Utilizing Incident Management and Change Management helps processes be consistent, providing documentation even with personnel turnover. These help to lower your operational cost and reduce the time needed to find solutions to resolve issues. In addition, all incidents, change management information, and knowledge base articles are stored in the CMDB and the data warehouse for historical purposes.

Addressing Missing Incidents and Information

All incidents, problems, and changes can be tracked in Service Manager. Data from other systems can be brought into Service Manager’s CMDB through connectors and tracked as asset information. One example of information flowing from another system into Service Manager is System Center Operations Manager, which monitors your infrastructure and generates alerts. While Operations Manager can track and address these alerts, the effort to resolve those alerts is not tracked. Bringing alerts from Operations Manager into Service Manager enables the alert to be made into an incident; the effort it takes to resolve each issue is tracked and prioritized, along with any changes that need to be made to resolve the incident.

Providing Process Consistency

Utilizing Service Manager’s change management, templates, workflows, and automation capabilities assists in providing improved visibility and accountability, and reduces operational risk. The activities and approval matrix within Service Manager’s change management feature help IT departments to build dynamic yet controlled processes around changes in infrastructure such as updates, releases, and tracking.

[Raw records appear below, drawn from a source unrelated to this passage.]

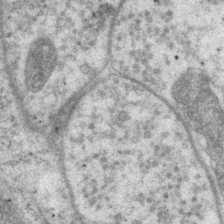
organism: P. pacificus
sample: Pharynx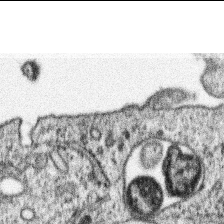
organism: Human
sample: HeLa cells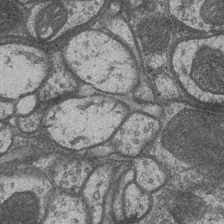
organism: Drosophila
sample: Optic medulla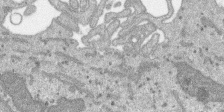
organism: Human
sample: Lung epithelial cells infected with SARS-CoV-2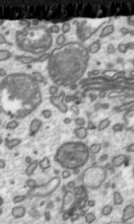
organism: Toxoplasma gondii
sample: Parasites in a vacuole inside a host cell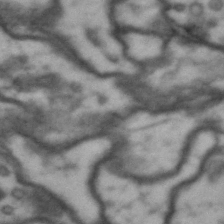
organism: Drosophila
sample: Brain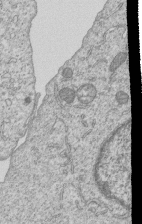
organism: Human
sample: MDA-MB-231 cells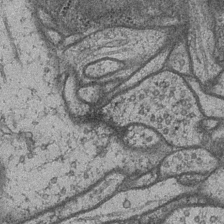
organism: Drosophila
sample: Optic medulla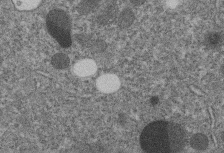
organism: C. elegans
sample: C. elegans embryo early stage

Meeting Service Level Agreements

Service Manager can help IT departments to progress from being reactive to proactive, from being cost centers to service providers exceeding service level agreements, and move to a true ITaaS model. Moving to an ITaaS model utilizing System Center components can help IT departments become strategic and be prepared to move toward cloud-based services. One of the many ways Service Manager can help IT move to an ITaaS model is by offering out-of-the-box service level objective (SLO) tracking and metrics as well as chargeback. Figure 1.8 shows an example of priority calculations within Service Manager. Priority calculations help track the urgency and impact of incidents being a part of SLO and metric tracking.


FIGURE 1.8 Priority calculation in incident settings.